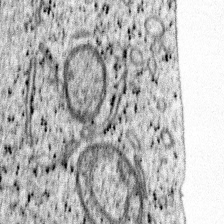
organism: Human
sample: HeLa cells
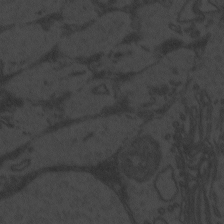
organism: Zebrafish
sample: Macrophage infected with Toxoplasma gondii
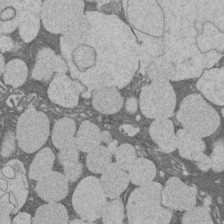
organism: Rat
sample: Salivary granule
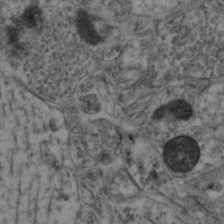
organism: Mouse
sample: Neocortex
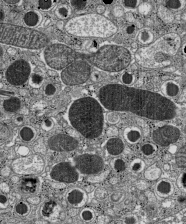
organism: C57BL Mouse
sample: Pancreatic islet
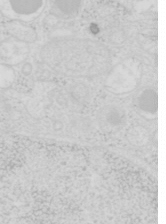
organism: Mouse
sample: Pancreas
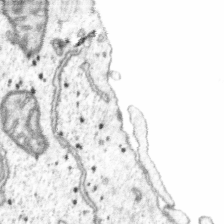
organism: Human
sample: HeLa cells
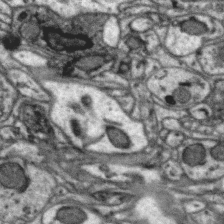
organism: Zebra finch
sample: Brain
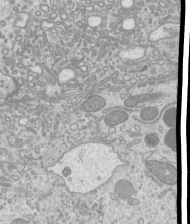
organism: Mouse
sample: Cilia; mouse epididymis
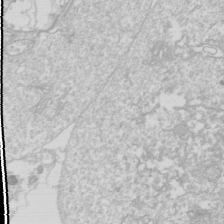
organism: Drosophila
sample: Cell division; meiosis; drosophila spermatocytes
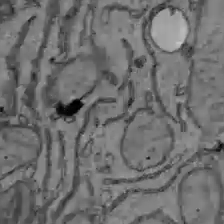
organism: C57BL Mouse
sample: Liver
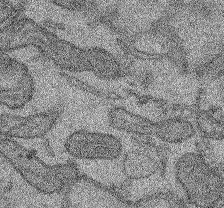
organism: Human
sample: HeLa cells
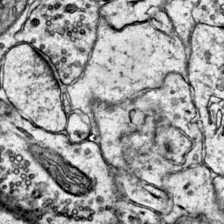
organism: Mouse
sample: Primary visual cortex
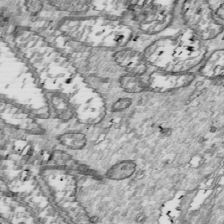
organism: Drosophila
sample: Cell division; meiosis; drosophila spermatocytes
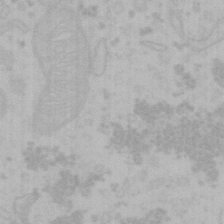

• _What to work on_
Verbatim copy with pictures excluded: write out the records above in full.

• _Answer to this task_
organism: Human
sample: HeLa cells
organism: Zebrafish
sample: Macrophage infected with Toxoplasma gondii
organism: Rat
sample: Salivary granule
organism: Mouse
sample: Neocortex
organism: C57BL Mouse
sample: Pancreatic islet
organism: Mouse
sample: Pancreas
organism: Human
sample: HeLa cells
organism: Zebra finch
sample: Brain
organism: Mouse
sample: Cilia; mouse epididymis
organism: Drosophila
sample: Cell division; meiosis; drosophila spermatocytes
organism: C57BL Mouse
sample: Liver
organism: Human
sample: HeLa cells
organism: Mouse
sample: Primary visual cortex
organism: Drosophila
sample: Cell division; meiosis; drosophila spermatocytes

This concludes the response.